Columbus Indiana's Historic Crump Theatre by David Sechrest
Author:David Sechrest
Language: eng
Format: epub
Publisher: Arcadia Publishing Inc.
Published: 2013-07-14T16:00:00+00:00
Crump’s Theatre program/advertisement from August 6, 1900. Courtesy of Randy Weinantz.
Was this the first time that moving pictures had been shown in Columbus? No. The earliest I was able to locate occurred on Saturday, November 11, 1905, with the opening of the Gem Theatre. Not much is known regarding the Gem other than it was located south of Zaharako’s in the Irwin building on Washington Street. The first movie shown at the Gem was The Moonshiners, which played the entire week. Admission was five cents for children and ten cents for adults. There were six showings a day, as well as vaudeville performances. The Gem moved out of Joseph Irwin’s building in January 1906 and disappeared altogether not too long after that.
Getting back to the Orpheum, the vaudeville shows didn’t resemble the crude and vulgar shows that played in many vaudeville houses across the country or even those that played at the local Third Street Variety Theater in the 1880s. The shows at the Orpheum were clean-cut entertainment for the entire family and appealed to children of all ages. Advertisements leading up to the opening declared that only high-class modern vaudeville could be expected. Also, the Orpheum in Columbus would differ from other branch outlets in major cities in that it would not provide daily, continuous entertainment. Instead, there were shows every evening at 8:15, a matinee for ladies on Wednesday afternoons and a children’s matinee at 3:00 p.m. each Saturday. Admission was ten cents for regular seats or fifteen cents for reserved seating.
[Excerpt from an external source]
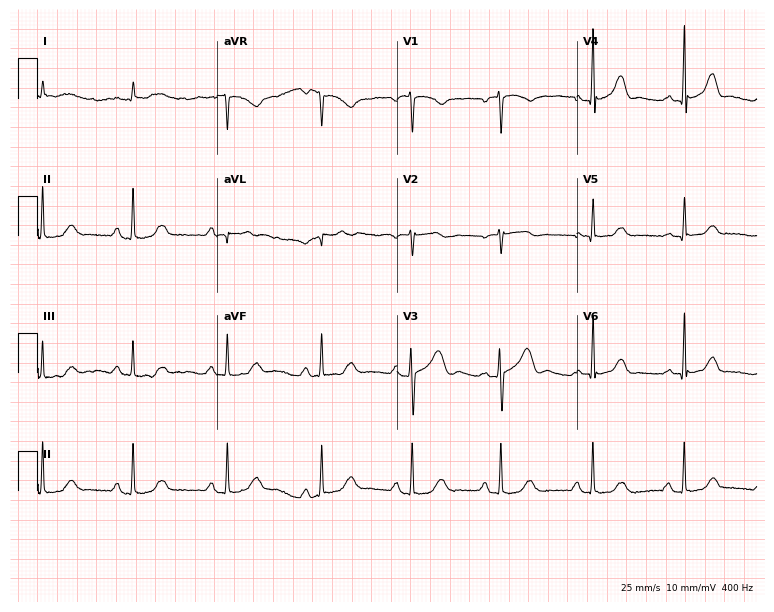
ECG (7.3-second recording at 400 Hz) — a 68-year-old female patient. Screened for six findings — first-degree AV block, right bundle branch block (RBBB), left bundle branch block (LBBB), sinus bradycardia, atrial fibrillation (AF), sinus tachycardia — none is recorded. Only these six findings were labelled.

The Orpheum was half the size of Crump’s Theatre, but it did have two things going for it: it offered a cheaper price and a constant schedule of amusements running a milk-route circuit. Admission into Crump’s had not changed since it opened in October 1889: tickets cost twenty-five cents, fifty cents or one dollar. Crump’s Theatre was much larger, but unlike the Orpheum, it did not offer weekly amusements. In fact, several weeks would sometimes go by with no production inside Crump’s whatsoever. But there was one big difference between Crump’s Theatre and the Orpheum: the quality of high-class entertainment. Crump’s was like a bottle of fine, expensive French wine. The Orpheum was akin to a draft beer. Crump’s capitalized on the larger productions of stage plays. It could accommodate companies traveling with three tons of scenery. The Orpheum could not. But there was a niche that each theater fulfilled within the community. The Orpheum was geared more to the common man, while Crump’s appealed to this with a higher level of sophistication. But the Orpheum wouldn’t be the only competition Crump’s Theatre would face. The amusement floodgates were about to be thrown open, and Columbus was about to be awash with a new technology.